The weekly Newsweek has reported that the Left’s decision to vote with PiS was in fact made in the office of former president, Aleksander Kwasniewski. A few days before a meeting of Left leaders with Prime Minister Morawiecki, Czarzasty, Biedroń and Zandberg had – the weekly reported – sat at a table with the former president.
Barbara Nowacka, writing on the popular website Onet Opinions, notes that from 2006-09, as the head of Poland’s Central Anti-Corruption Bureau, Mariusz Kamiński started looking into Kwasniewski’s property portfolio. There were suggestions that the investigation could persuade Kwasniewski to support PiS’s presidential candidate in the second round of the 2010 elections. The investigation is still ongoing, having been resumed by Kamiński after PiS came to power in 2015.
“All the arrangements between PiS and the Left have become known to the public,” Zandberg told Polsat News.
A countdown is now underway, awaiting the decision of Poland’s Constitutional Tribunal regarding the pensions of those who worked for the security services during the communist era. A previous law drastically lowered their pensions.
This will be an important ruling for the Left’s senior electorate. Hence rumours that PiS leader Jarosław Kaczyński, who effectively now controls the Constitutional Tribunal, may offer his coalition partners a gift.
The end of PO?
“We were supposed to overthrow this government and the Left is throwing it a lifeline instead,” says Katarzyna Lubnauer, an MP and deputy leader of the Civic Coalition.
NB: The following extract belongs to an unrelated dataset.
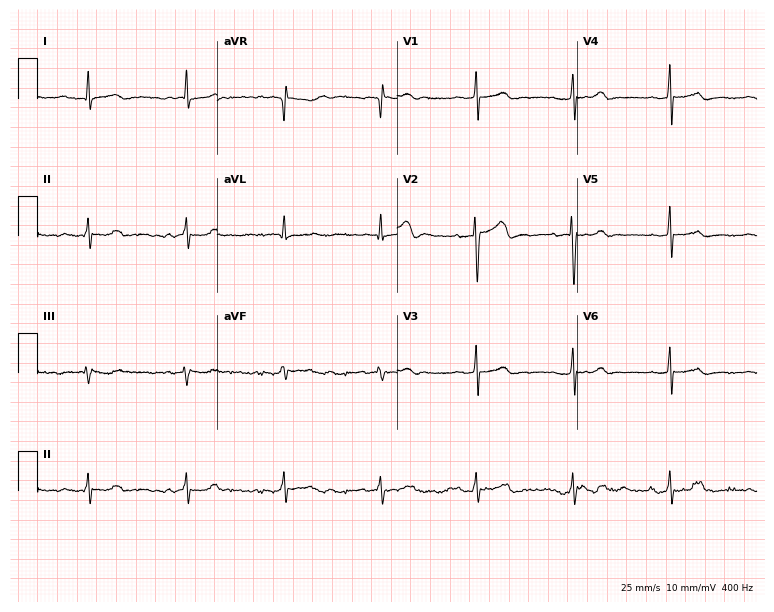
Electrocardiogram, a woman, 59 years old. Of the six screened findings (first-degree AV block, right bundle branch block (RBBB), left bundle branch block (LBBB), sinus bradycardia, atrial fibrillation (AF), sinus tachycardia), none is recorded. Other findings, if any, are not listed.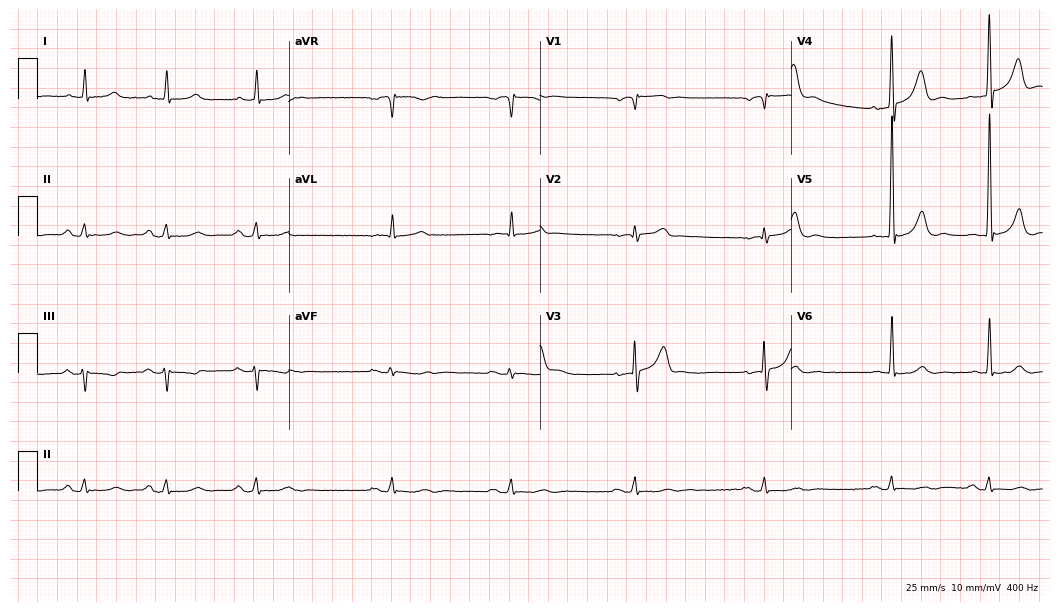
ECG — a male, 75 years old. Screened for six findings — first-degree AV block, right bundle branch block (RBBB), left bundle branch block (LBBB), sinus bradycardia, atrial fibrillation (AF), sinus tachycardia — none is recorded. Other findings, if any, are not listed.

But splits are appearing in the previous governing party too. MEP Radosław Sikorski attacked the party’s leadership and ex-president Bronisław Komorowski has also become more critical of PO.
Hope sprouts in the party that Warsaw’s popular mayor, Rafał Trzaskowski, will enter the game. But for now, he is quietly building a movement so that in the event of a collapse of the opposition, he has his own organisation ready to be introduced onto the political market.
Meanwhile, a poll by United Survey commissioned by Wirtualna Polska shows that Polska 2050, which currently has just five seats in parliament, is now the country’s second most popular party, behind PiS, with 20.4 per cent support – this would translate as 104 seats in the Sejm. Only 15.1 per cent would vote for Civic Platform and its allies. The Left comes next, with the support of 10.4 per cent of the population.
As for the bill ratifying the EU’s recovery fund, it must still be approved by the Senate, where the opposition holds a narrow majority.